Work task
A word-for-word copy of the lines below, starting at the line with "Schinkenmett mit Eigelb, Zwiebeln" and ending at the last one, is what you should give. Omit every picture.

(Dataset items)

*** Block opens ***

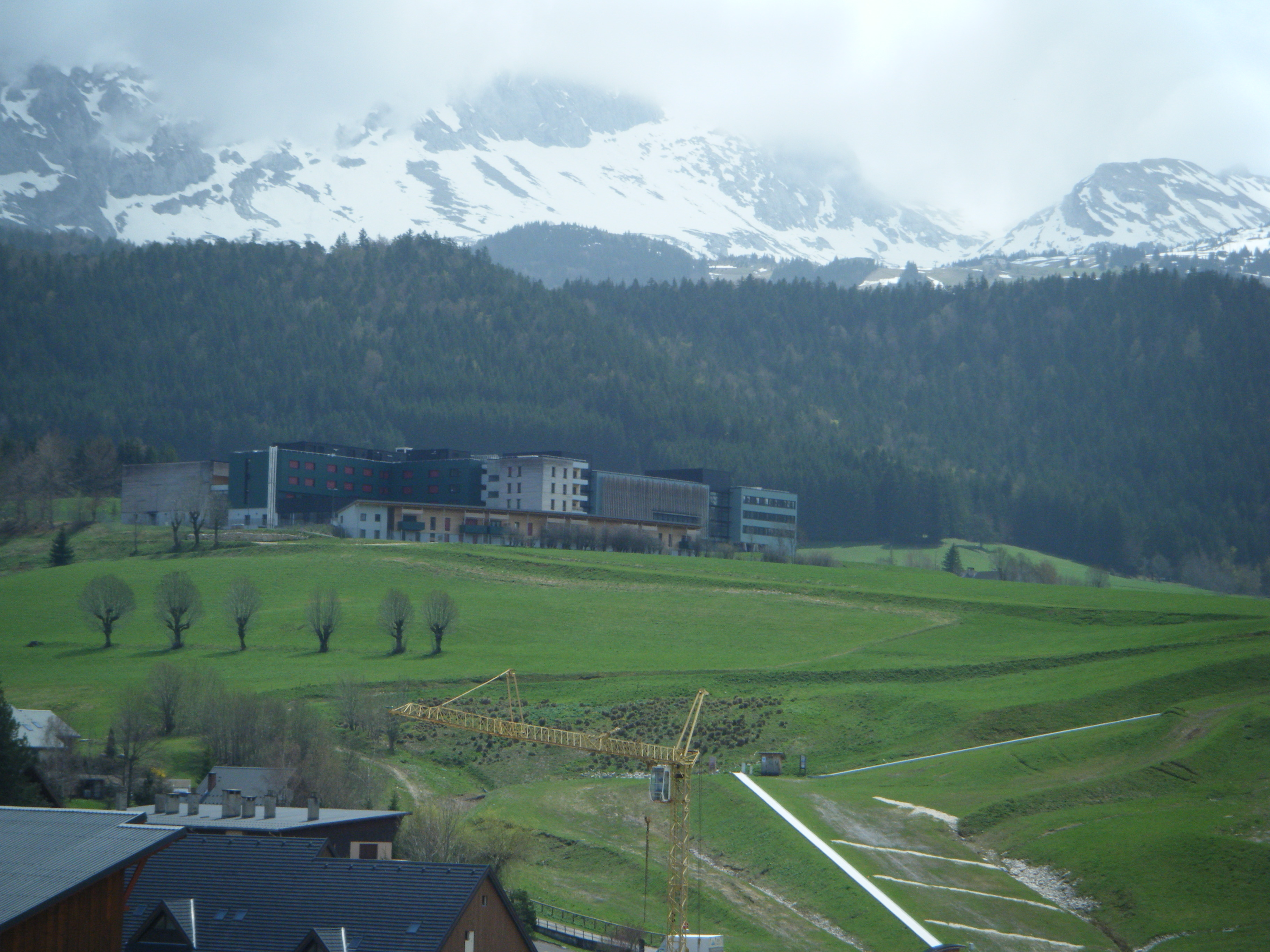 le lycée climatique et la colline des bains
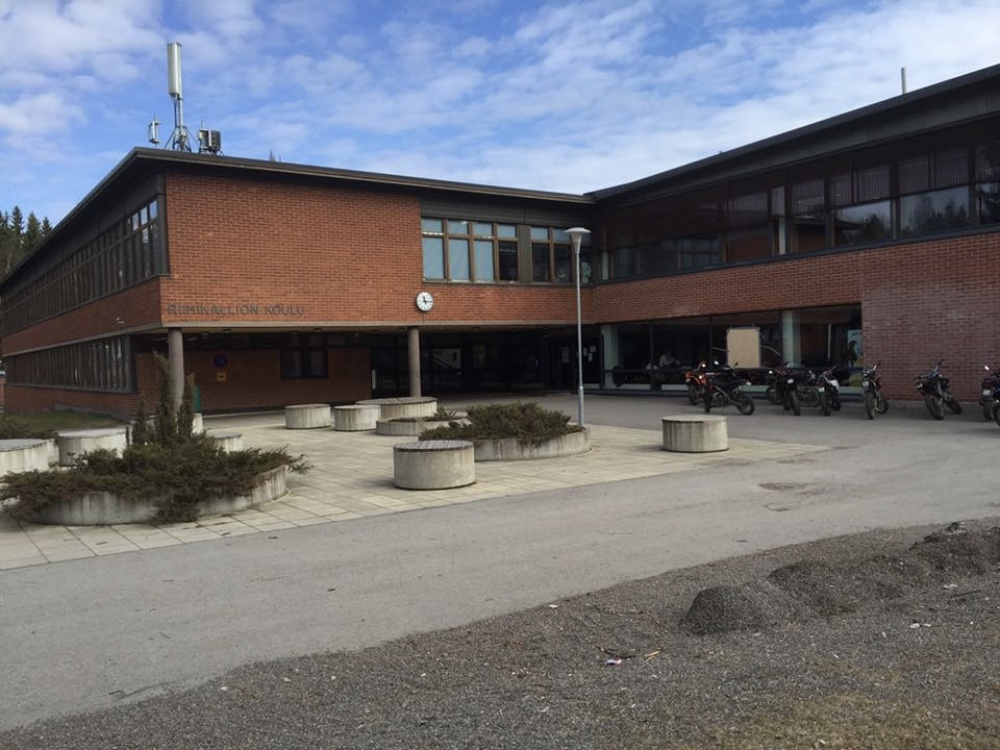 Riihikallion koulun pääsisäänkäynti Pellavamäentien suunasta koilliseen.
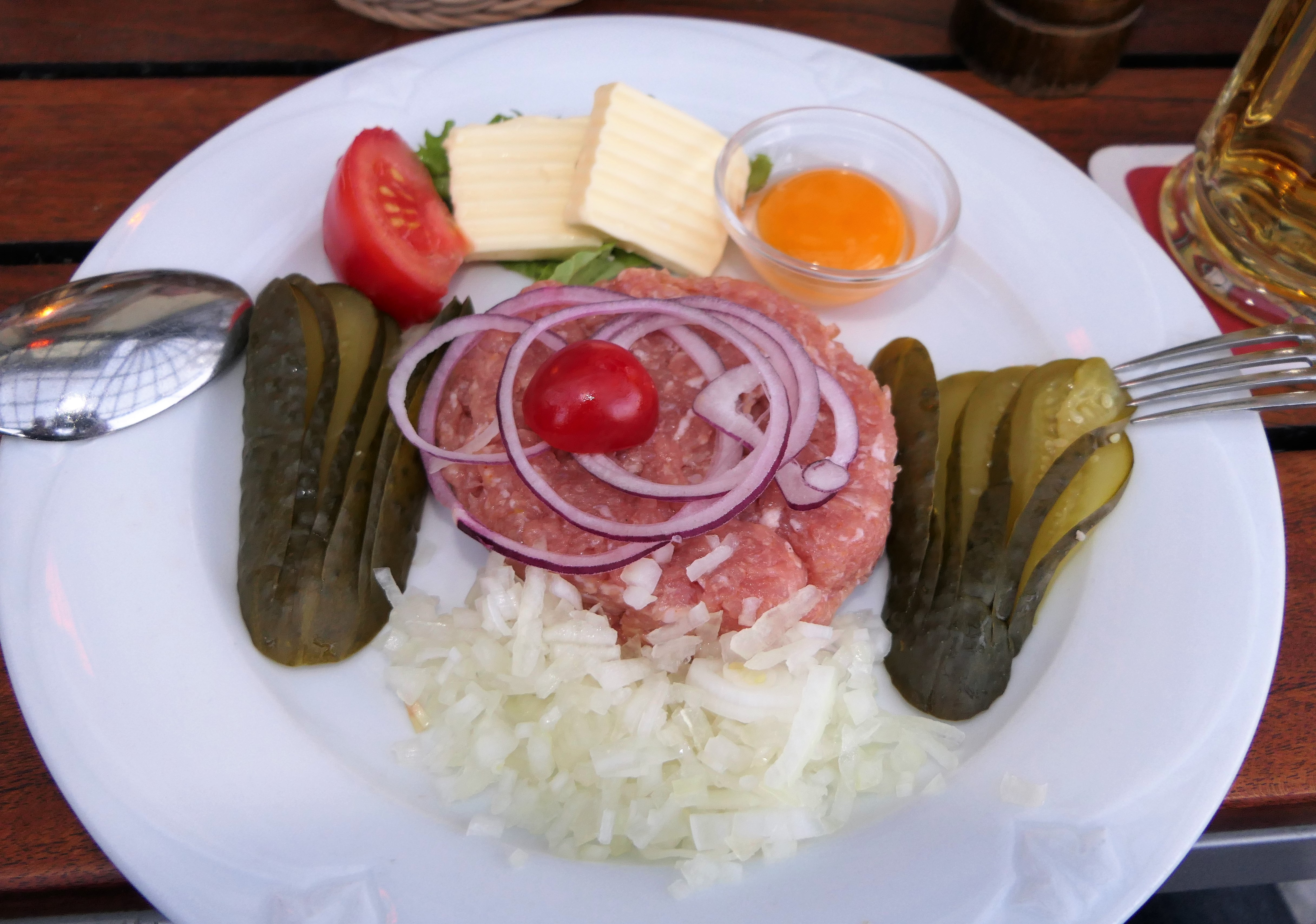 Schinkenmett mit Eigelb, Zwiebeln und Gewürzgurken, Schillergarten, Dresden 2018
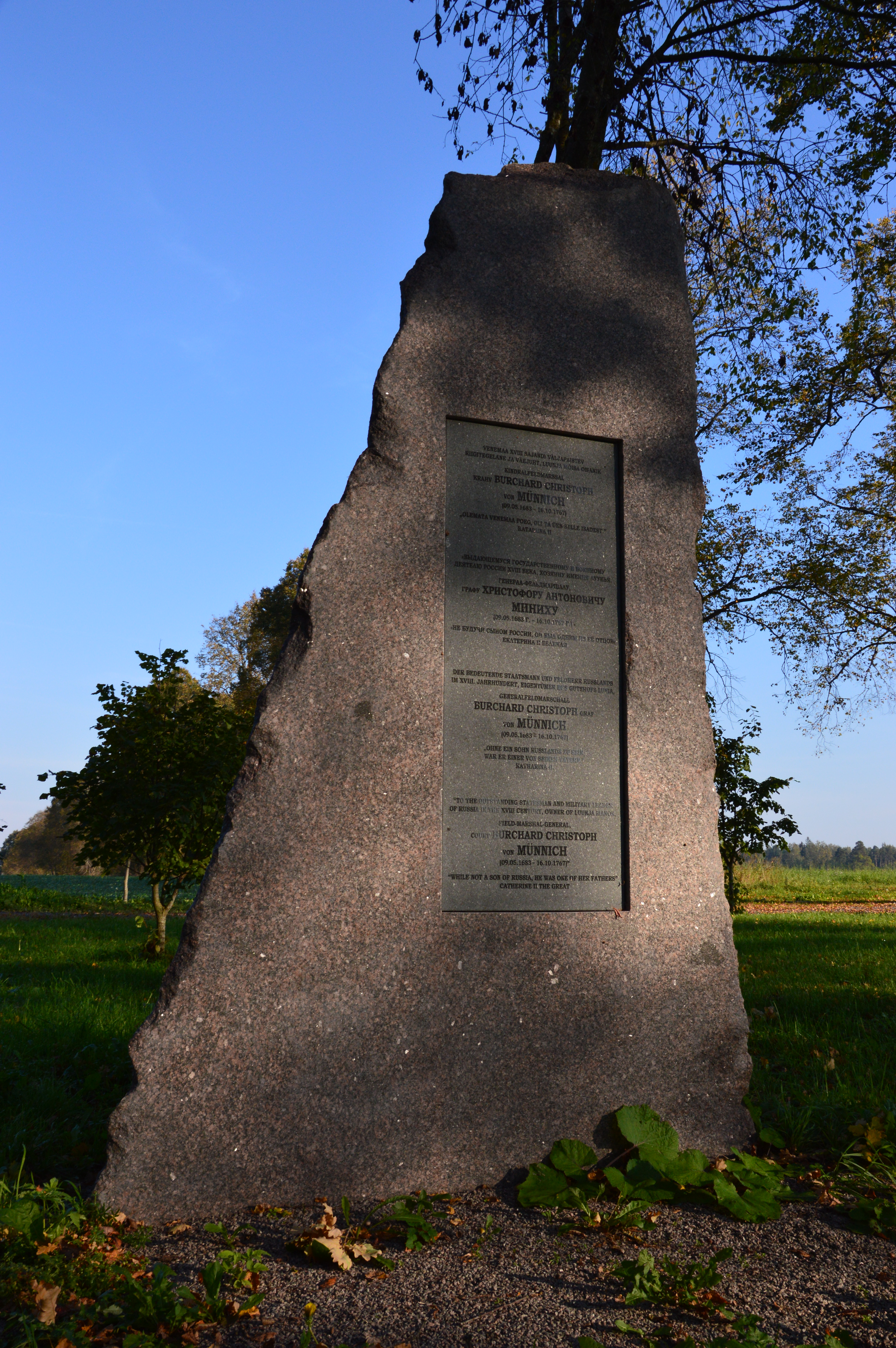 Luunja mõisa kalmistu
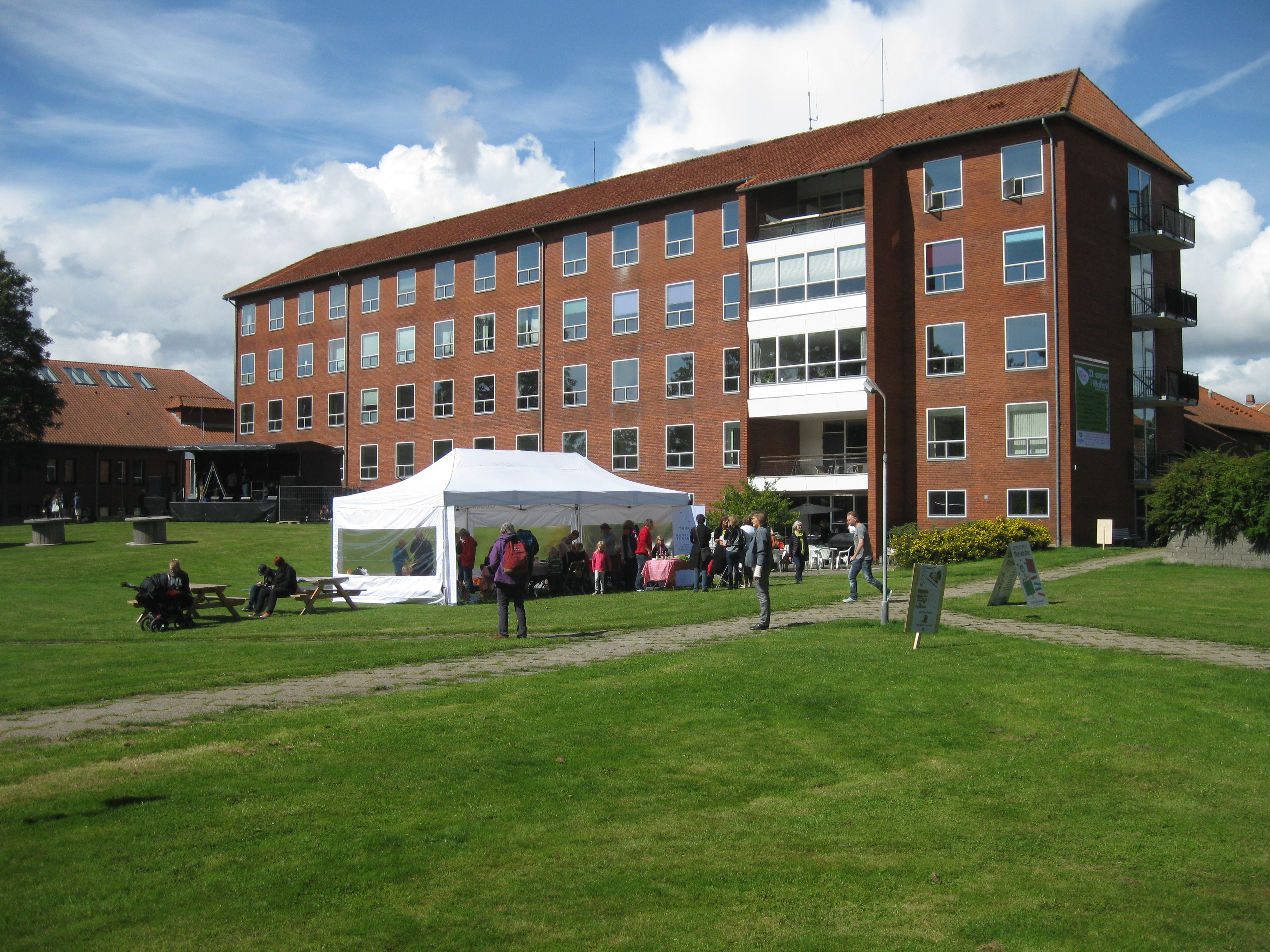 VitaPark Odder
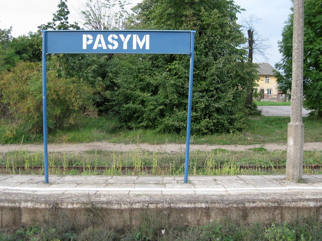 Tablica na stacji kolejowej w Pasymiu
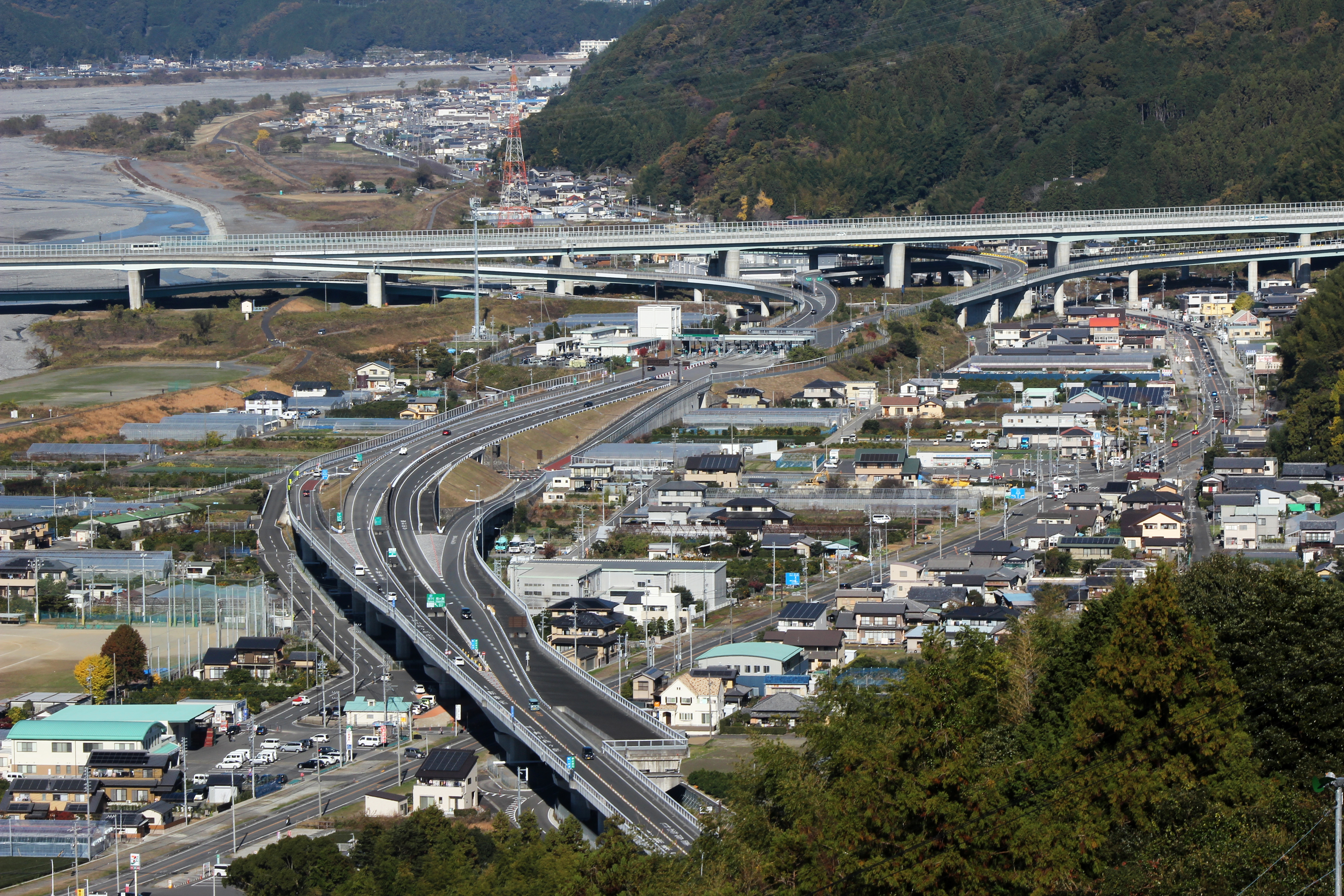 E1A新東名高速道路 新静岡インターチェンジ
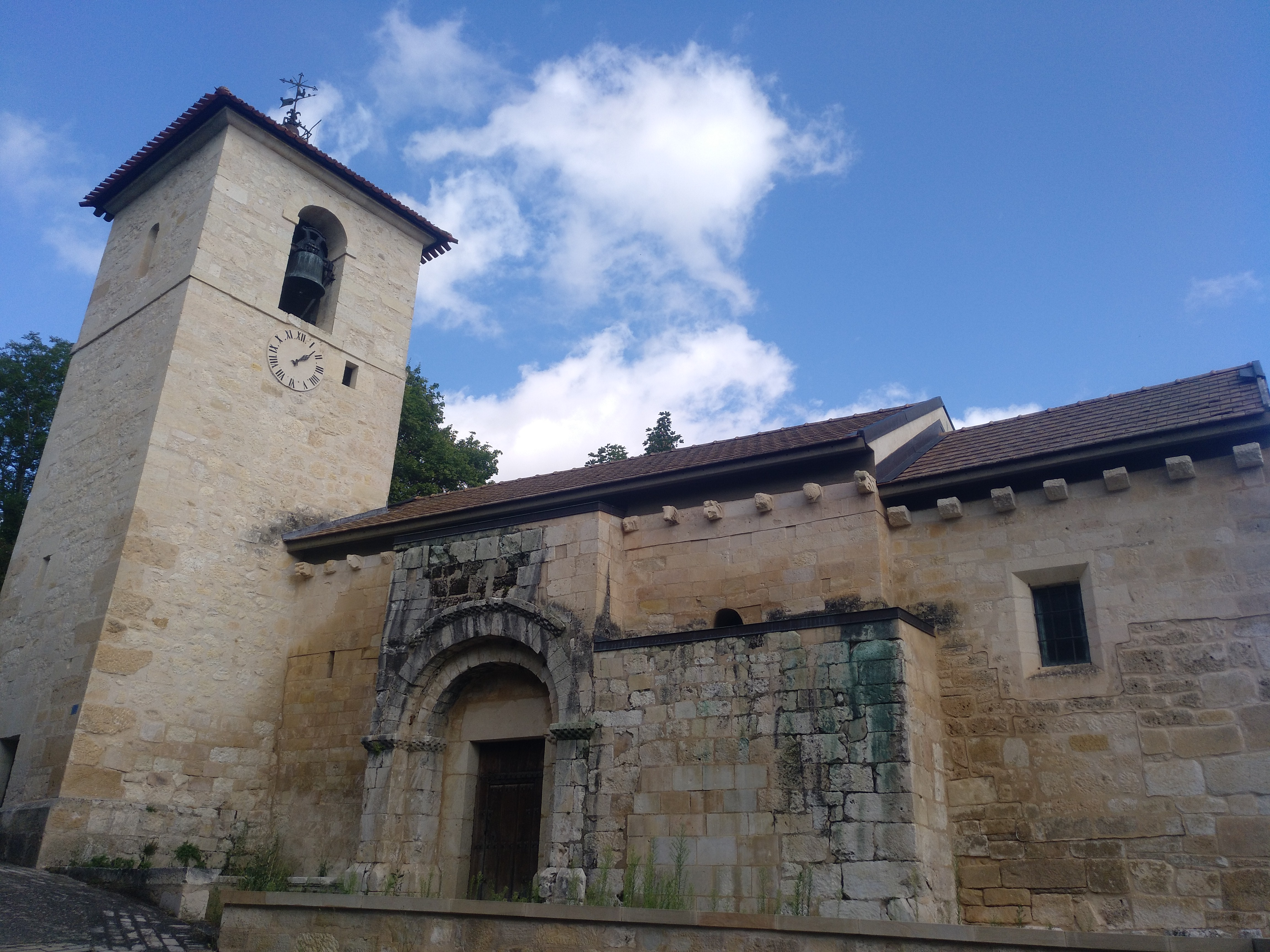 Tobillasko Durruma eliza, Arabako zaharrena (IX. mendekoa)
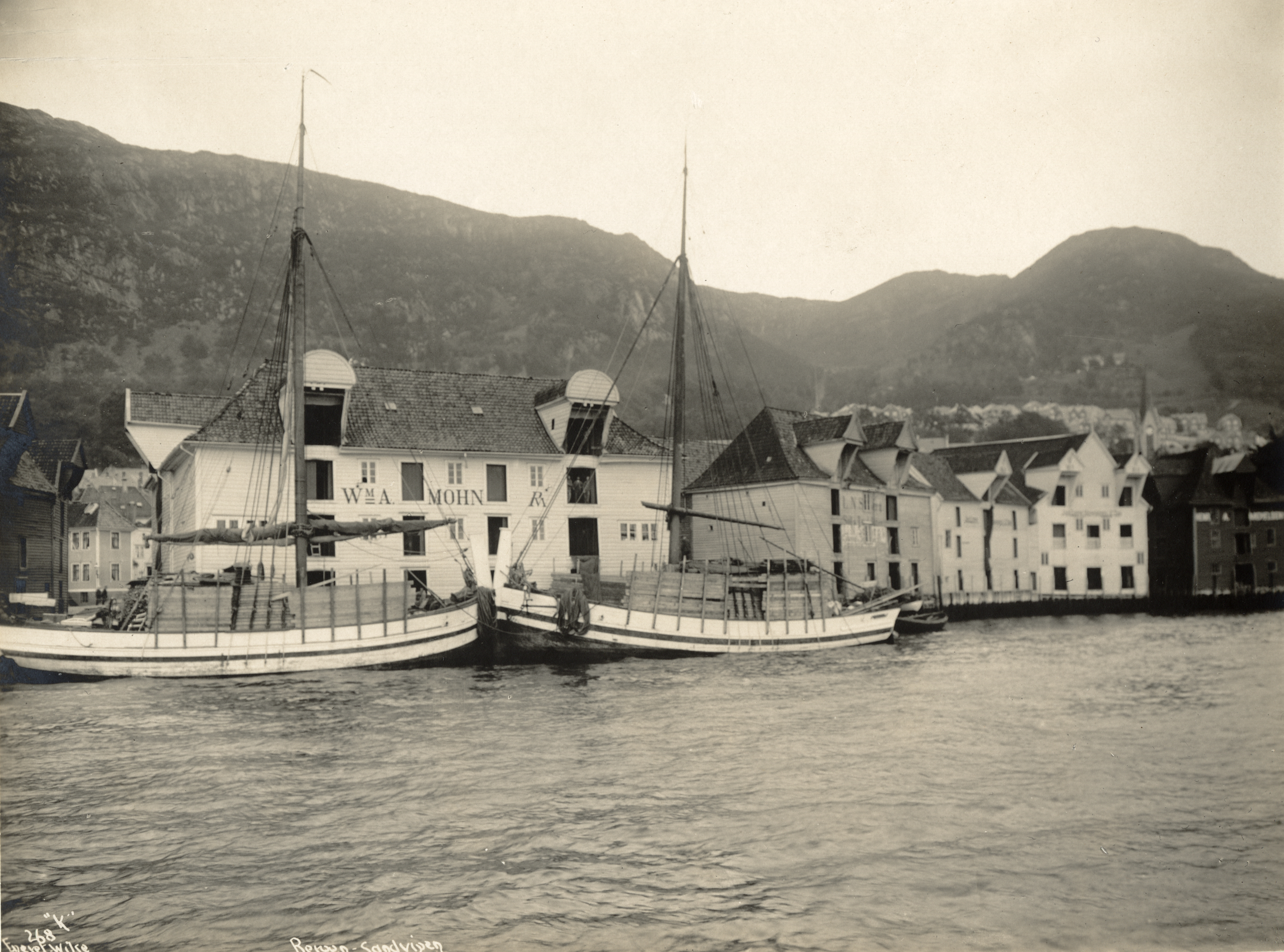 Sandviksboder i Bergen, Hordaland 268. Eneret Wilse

*** Block closes ***

Exercise answer
 Schinkenmett mit Eigelb, Zwiebeln und Gewürzgurken, Schillergarten, Dresden 2018
 Luunja mõisa kalmistu
 VitaPark Odder
 Tablica na stacji kolejowej w Pasymiu
 E1A新東名高速道路 新静岡インターチェンジ
 Tobillasko Durruma eliza, Arabako zaharrena (IX. mendekoa)
 Sandviksboder i Bergen, Hordaland 268. Eneret Wilse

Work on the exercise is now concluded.